## Exercise prompt
Copy nothing before the line that contains "Pedagang keliling Mie Bangka"; from there, transcribe each line exactly through the end of the material, omitting pictures.

## Stored data
● ● ● ● ●
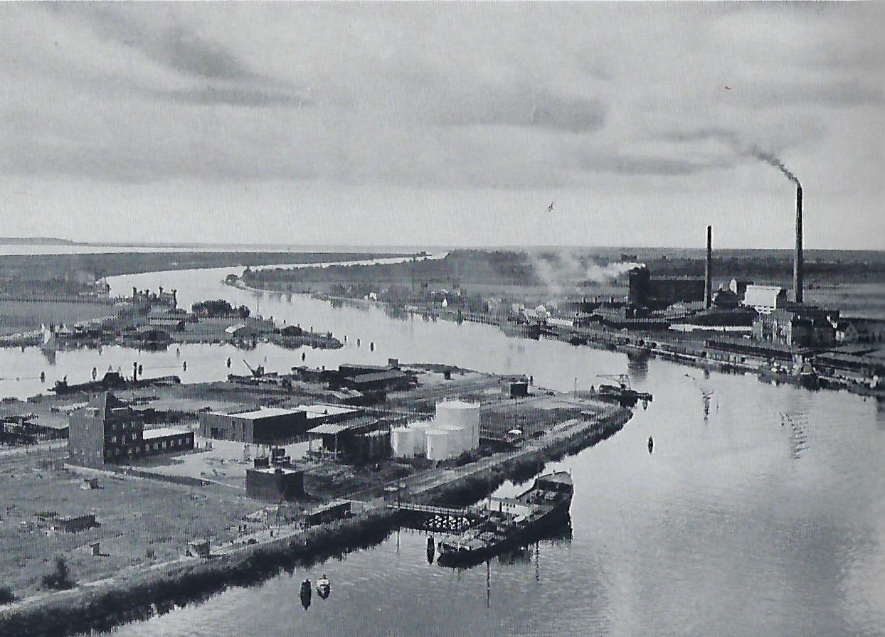 Großtankanlage der Rhenania-Ossag im neuen Königsberger Hafen (Hafenbecken IV) und die Zellstoff-Fabrik auf dem Nordufer des Pregels; im Hintergrund das Frische Haff
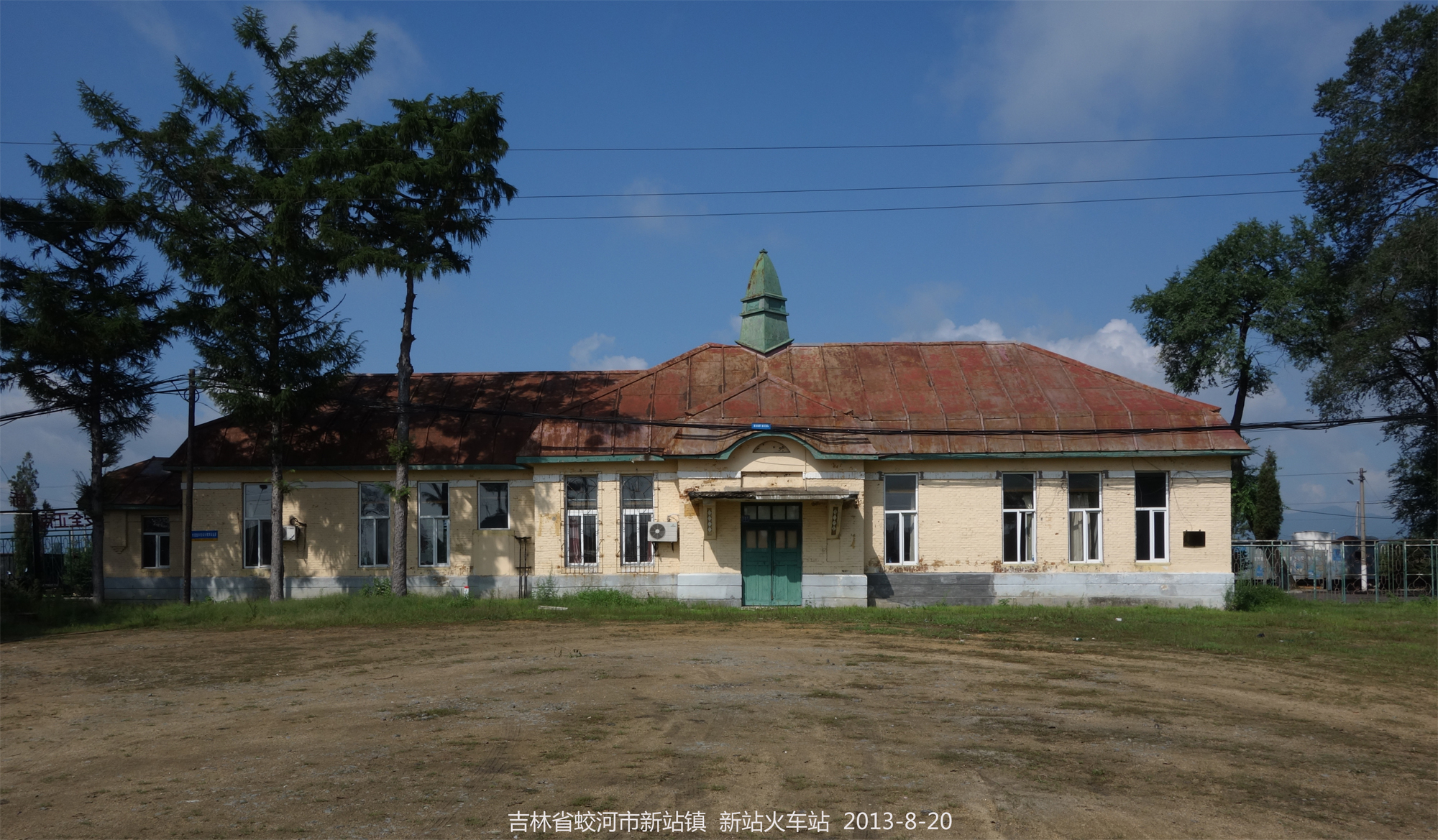 建于1936年的新站火车站----候车室
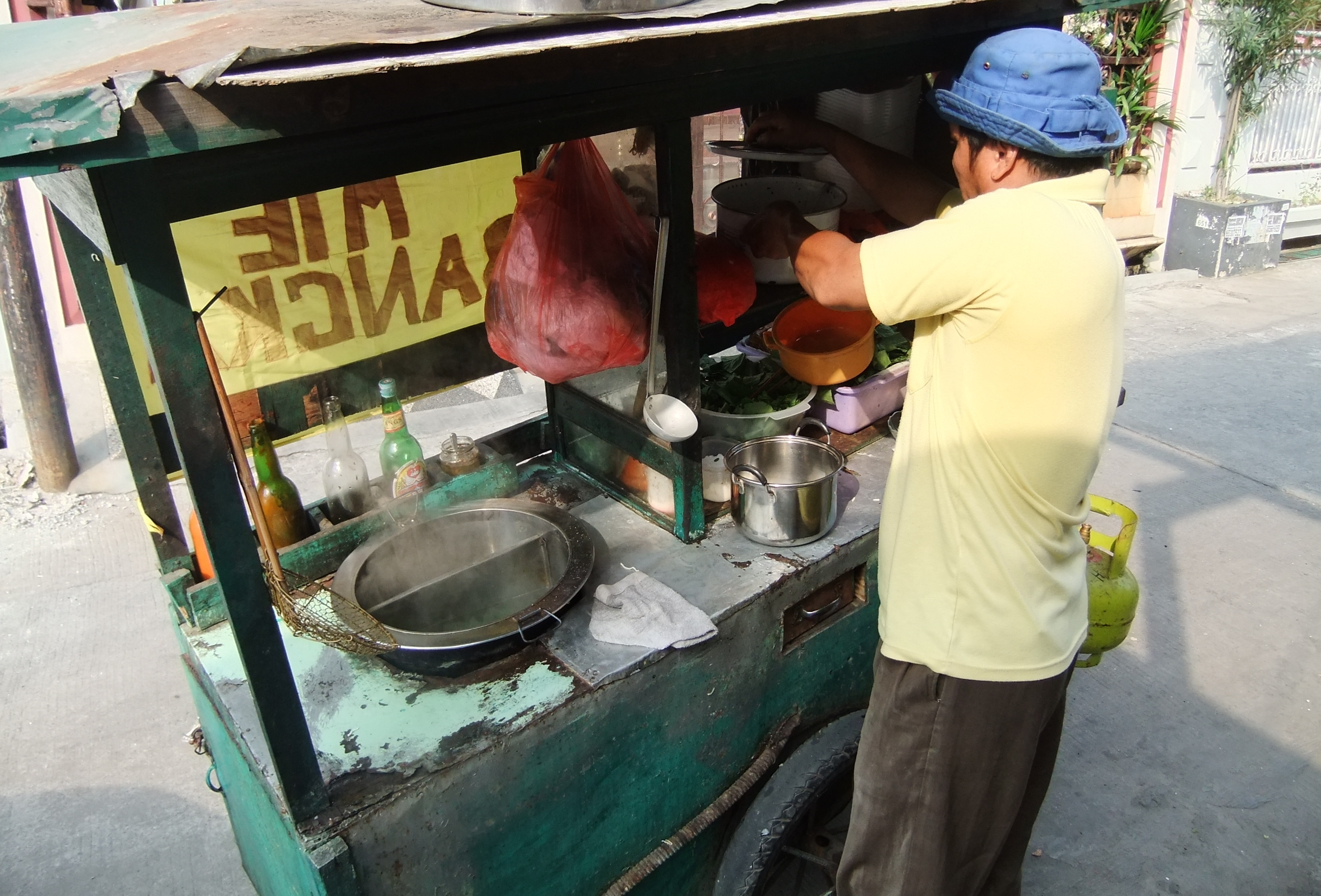 Pedagang keliling Mie Bangka
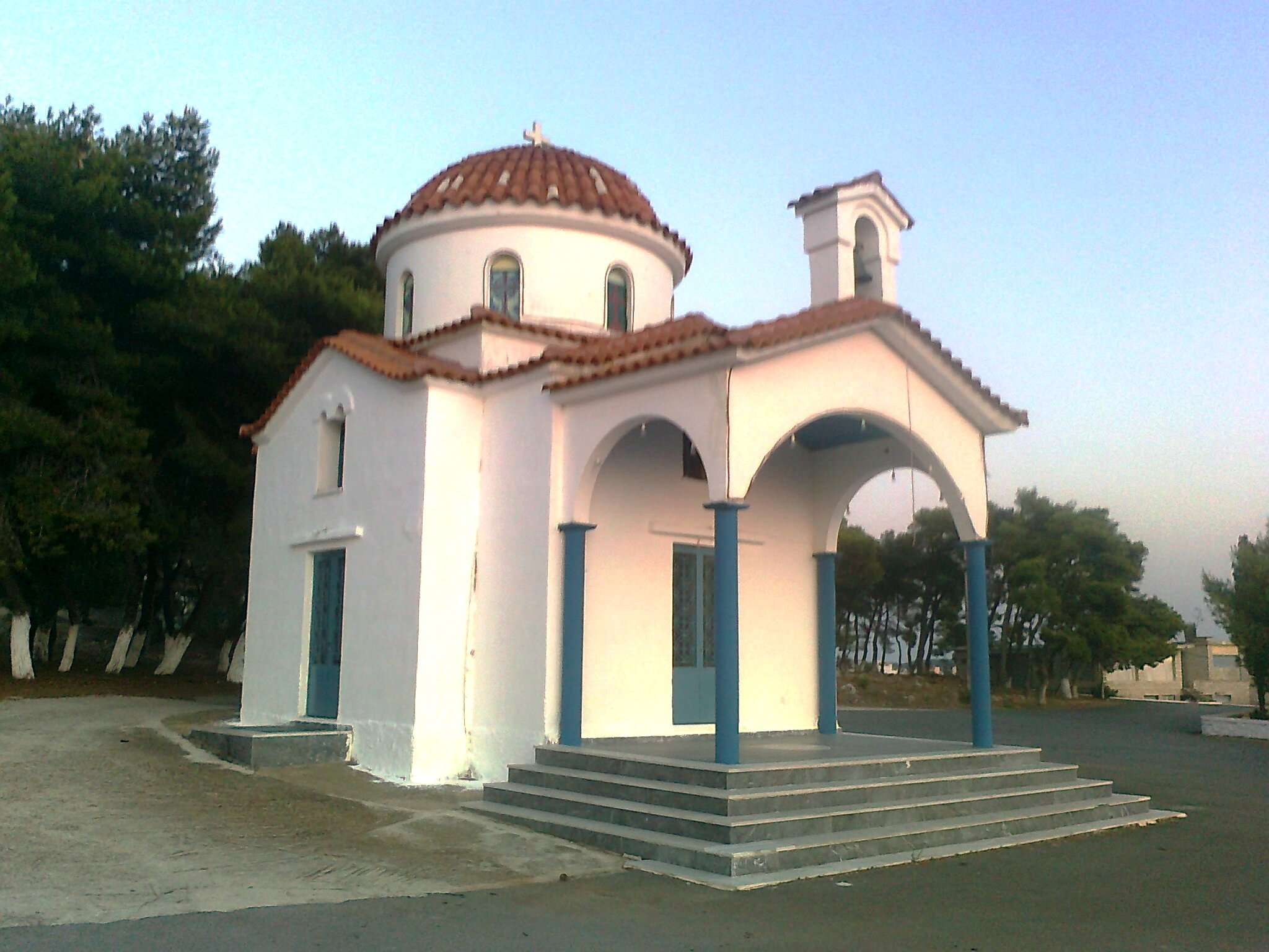 Γαργαλιάνοι Μεσσηνίας. Το εκκλησάκι του Προφήτη Ηλία.
● ● ● ● ●
## Your solution
 Pedagang keliling Mie Bangka
 Γαργαλιάνοι Μεσσηνίας. Το εκκλησάκι του Προφήτη Ηλία.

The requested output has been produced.